▶ **ACTION ITEM**:
Line for line, return the data exactly, omitting all pictures.
• • • •
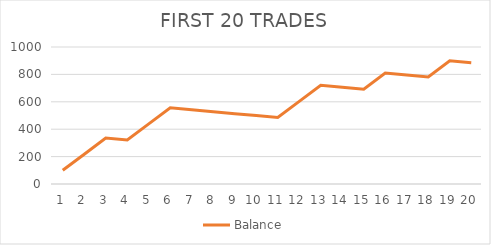
| Category | Balance |
|---|---|
| 0 | 100 |
| 1 | 217.56 |
| 2 | 335.12 |
| 3 | 320.96 |
| 4 | 438.52 |
| 5 | 556.08 |
| 6 | 541.92 |
| 7 | 527.76 |
| 8 | 513.6 |
| 9 | 499.44 |
| 10 | 485.28 |
| 11 | 602.84 |
| 12 | 720.4 |
| 13 | 706.24 |
| 14 | 692.08 |
| 15 | 809.64 |
| 16 | 795.48 |
| 17 | 781.32 |
| 18 | 898.88 |
| 19 | 884.72 |
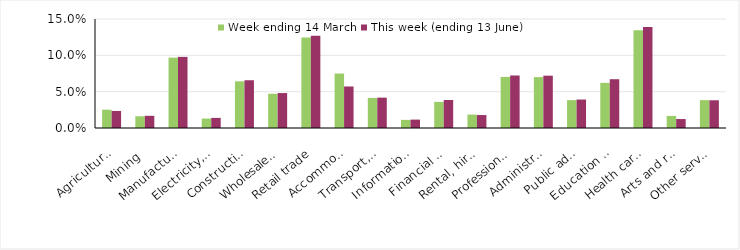
| Category | Week ending 14 March | This week (ending 13 June) |
|---|---|---|
| Agriculture, forestry and fishing | 0.025 | 0.023 |
| Mining | 0.016 | 0.017 |
| Manufacturing | 0.097 | 0.098 |
| Electricity, gas, water and waste services | 0.013 | 0.014 |
| Construction | 0.064 | 0.066 |
| Wholesale trade | 0.047 | 0.048 |
| Retail trade | 0.125 | 0.127 |
| Accommodation and food services | 0.075 | 0.057 |
| Transport, postal and warehousing | 0.041 | 0.042 |
| Information media and telecommunications | 0.011 | 0.012 |
| Financial and insurance services | 0.036 | 0.039 |
| Rental, hiring and real estate services | 0.018 | 0.018 |
| Professional, scientific and technical services | 0.07 | 0.072 |
| Administrative and support services | 0.07 | 0.072 |
| Public administration and safety | 0.038 | 0.039 |
| Education and training | 0.062 | 0.067 |
| Health care and social assistance | 0.135 | 0.139 |
| Arts and recreation services | 0.017 | 0.012 |
| Other services | 0.038 | 0.038 |
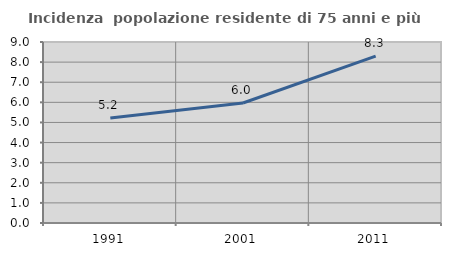
| Category | Incidenza  popolazione residente di 75 anni e più |
|---|---|
| 1991.0 | 5.218 |
| 2001.0 | 5.966 |
| 2011.0 | 8.297 |
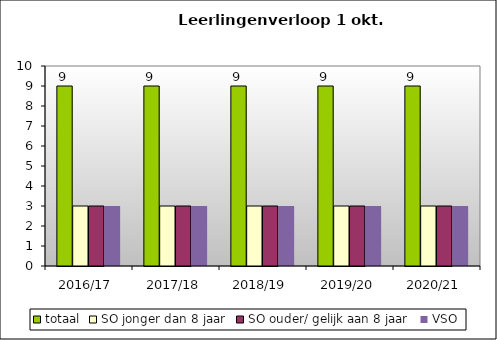
| Category | totaal | SO jonger dan 8 jaar | SO ouder/ gelijk aan 8 jaar | VSO |
|---|---|---|---|---|
| 2016/17 | 9 | 3 | 3 | 3 |
| 2017/18 | 9 | 3 | 3 | 3 |
| 2018/19 | 9 | 3 | 3 | 3 |
| 2019/20 | 9 | 3 | 3 | 3 |
| 2020/21 | 9 | 3 | 3 | 3 |
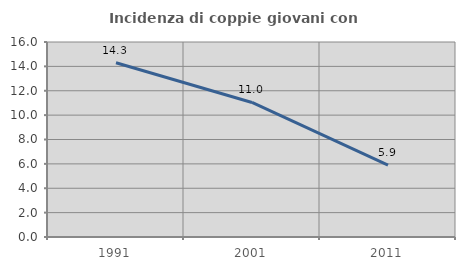
| Category | Incidenza di coppie giovani con figli |
|---|---|
| 1991.0 | 14.303 |
| 2001.0 | 11.039 |
| 2011.0 | 5.906 |
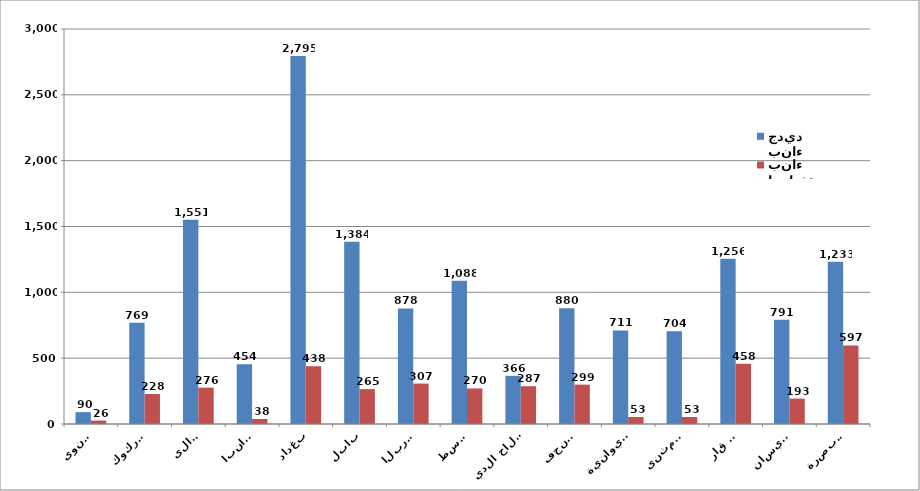
| Category | بناء جديد | اضافة بناء  |
|---|---|---|
| نينوى | 90 | 26 |
| كركوك | 769 | 228 |
| ديالى | 1551 | 276 |
| الانبار | 454 | 38 |
| بغداد | 2795 | 438 |
| بابل | 1384 | 265 |
| كربلاء | 878 | 307 |
| واسط | 1088 | 270 |
| صلاح الدين | 366 | 287 |
| النجف | 880 | 299 |
| الديوانية | 711 | 53 |
| المثنى  | 704 | 53 |
| ذي قار | 1256 | 458 |
| ميسان  | 791 | 193 |
| البصرة | 1233 | 597 |
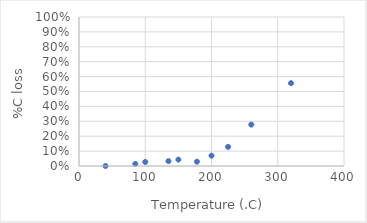
| Category | Total C (mg/g) |
|---|---|
| 40.0 | 0 |
| 85.0 | 0.014 |
| 100.0 | 0.027 |
| 135.0 | 0.033 |
| 150.0 | 0.043 |
| 178.0 | 0.029 |
| 200.0 | 0.069 |
| 225.0 | 0.128 |
| 260.0 | 0.278 |
| 320.0 | 0.556 |
• • • •
▶ **PROBLEM SOLUTION**:
| Category | Balance |
|---|---|
| 0 | 100 |
| 1 | 217.56 |
| 2 | 335.12 |
| 3 | 320.96 |
| 4 | 438.52 |
| 5 | 556.08 |
| 6 | 541.92 |
| 7 | 527.76 |
| 8 | 513.6 |
| 9 | 499.44 |
| 10 | 485.28 |
| 11 | 602.84 |
| 12 | 720.4 |
| 13 | 706.24 |
| 14 | 692.08 |
| 15 | 809.64 |
| 16 | 795.48 |
| 17 | 781.32 |
| 18 | 898.88 |
| 19 | 884.72 |
| Category | Week ending 14 March | This week (ending 13 June) |
|---|---|---|
| Agriculture, forestry and fishing | 0.025 | 0.023 |
| Mining | 0.016 | 0.017 |
| Manufacturing | 0.097 | 0.098 |
| Electricity, gas, water and waste services | 0.013 | 0.014 |
| Construction | 0.064 | 0.066 |
| Wholesale trade | 0.047 | 0.048 |
| Retail trade | 0.125 | 0.127 |
| Accommodation and food services | 0.075 | 0.057 |
| Transport, postal and warehousing | 0.041 | 0.042 |
| Information media and telecommunications | 0.011 | 0.012 |
| Financial and insurance services | 0.036 | 0.039 |
| Rental, hiring and real estate services | 0.018 | 0.018 |
| Professional, scientific and technical services | 0.07 | 0.072 |
| Administrative and support services | 0.07 | 0.072 |
| Public administration and safety | 0.038 | 0.039 |
| Education and training | 0.062 | 0.067 |
| Health care and social assistance | 0.135 | 0.139 |
| Arts and recreation services | 0.017 | 0.012 |
| Other services | 0.038 | 0.038 |
| Category | Incidenza  popolazione residente di 75 anni e più |
|---|---|
| 1991.0 | 5.218 |
| 2001.0 | 5.966 |
| 2011.0 | 8.297 |
| Category | totaal | SO jonger dan 8 jaar | SO ouder/ gelijk aan 8 jaar | VSO |
|---|---|---|---|---|
| 2016/17 | 9 | 3 | 3 | 3 |
| 2017/18 | 9 | 3 | 3 | 3 |
| 2018/19 | 9 | 3 | 3 | 3 |
| 2019/20 | 9 | 3 | 3 | 3 |
| 2020/21 | 9 | 3 | 3 | 3 |
| Category | Incidenza di coppie giovani con figli |
|---|---|
| 1991.0 | 14.303 |
| 2001.0 | 11.039 |
| 2011.0 | 5.906 |
| Category | بناء جديد | اضافة بناء  |
|---|---|---|
| نينوى | 90 | 26 |
| كركوك | 769 | 228 |
| ديالى | 1551 | 276 |
| الانبار | 454 | 38 |
| بغداد | 2795 | 438 |
| بابل | 1384 | 265 |
| كربلاء | 878 | 307 |
| واسط | 1088 | 270 |
| صلاح الدين | 366 | 287 |
| النجف | 880 | 299 |
| الديوانية | 711 | 53 |
| المثنى  | 704 | 53 |
| ذي قار | 1256 | 458 |
| ميسان  | 791 | 193 |
| البصرة | 1233 | 597 |
| Category | Total C (mg/g) |
|---|---|
| 40.0 | 0 |
| 85.0 | 0.014 |
| 100.0 | 0.027 |
| 135.0 | 0.033 |
| 150.0 | 0.043 |
| 178.0 | 0.029 |
| 200.0 | 0.069 |
| 225.0 | 0.128 |
| 260.0 | 0.278 |
| 320.0 | 0.556 |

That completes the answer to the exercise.